* _STORED DATA_
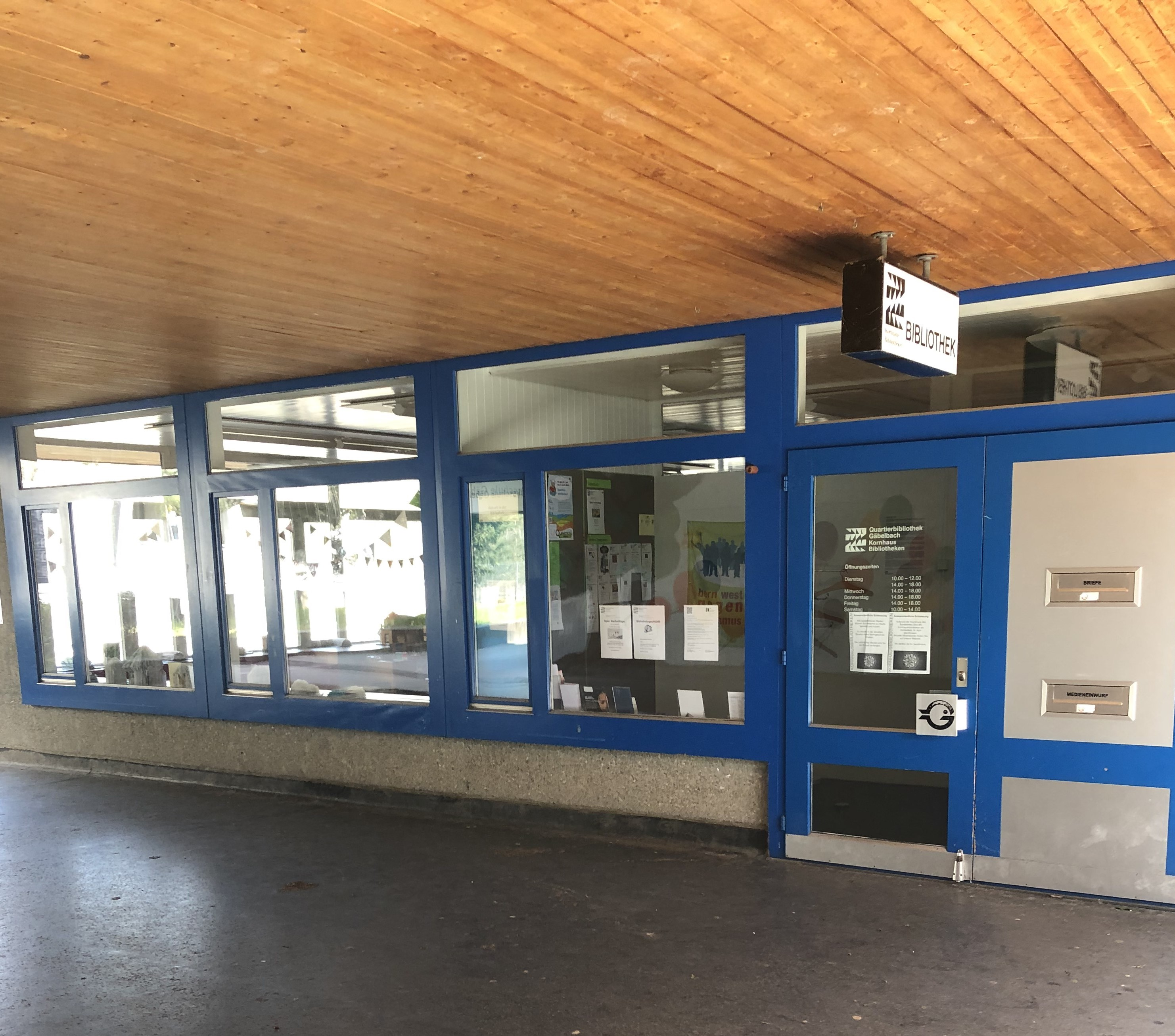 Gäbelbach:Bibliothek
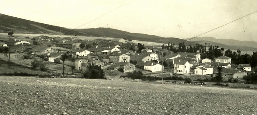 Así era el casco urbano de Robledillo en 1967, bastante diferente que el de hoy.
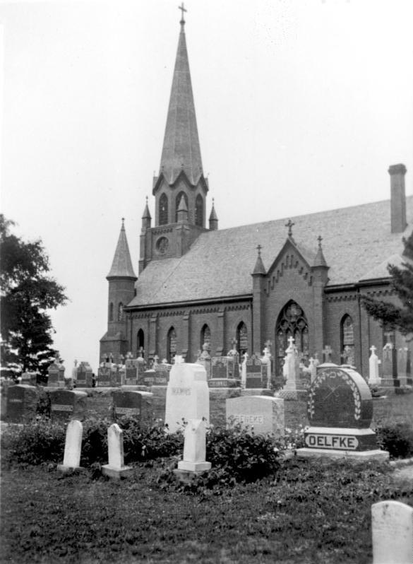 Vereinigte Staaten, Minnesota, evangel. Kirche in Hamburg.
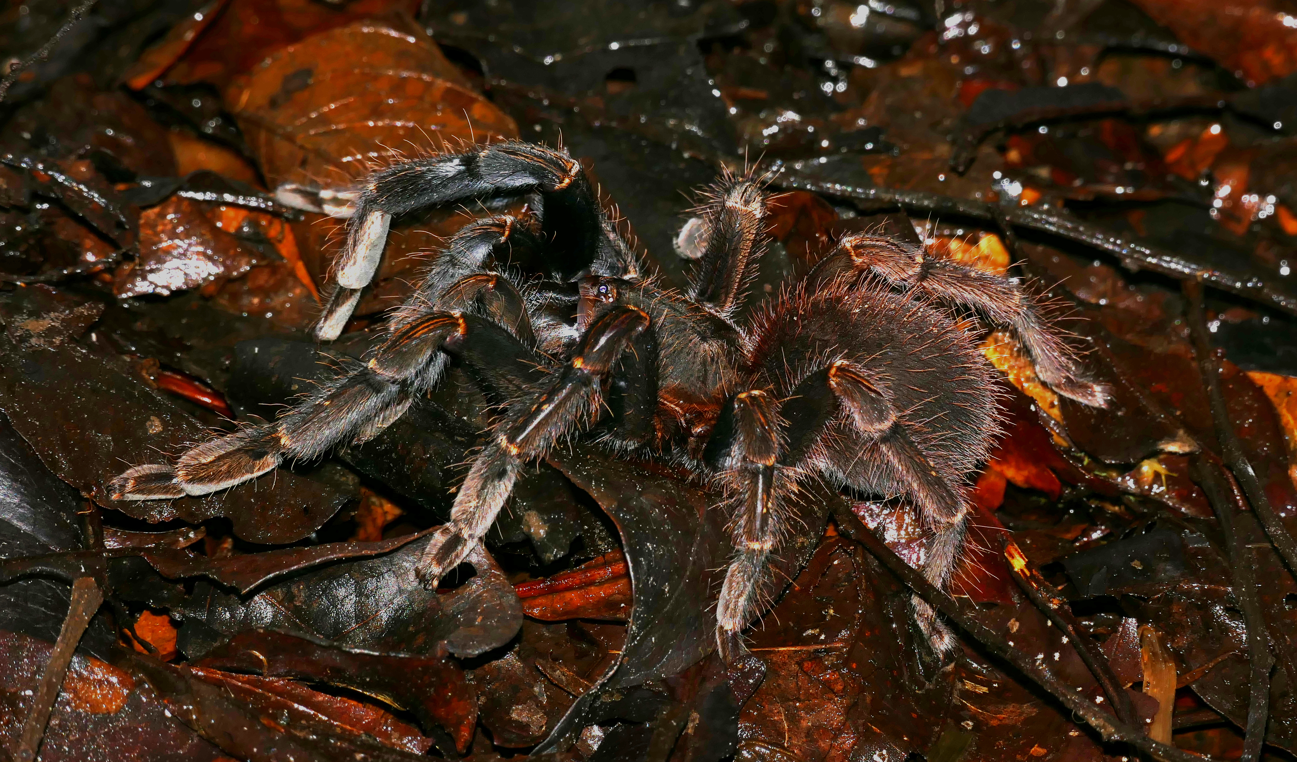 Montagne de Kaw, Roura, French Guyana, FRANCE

* _REQUIREMENT_
Could you give the listing again exactly, minus its pictures?

* _ANSWER TO THIS TASK_
 Gäbelbach:Bibliothek
 Así era el casco urbano de Robledillo en 1967, bastante diferente que el de hoy.
 Vereinigte Staaten, Minnesota, evangel. Kirche in Hamburg.
 Montagne de Kaw, Roura, French Guyana, FRANCE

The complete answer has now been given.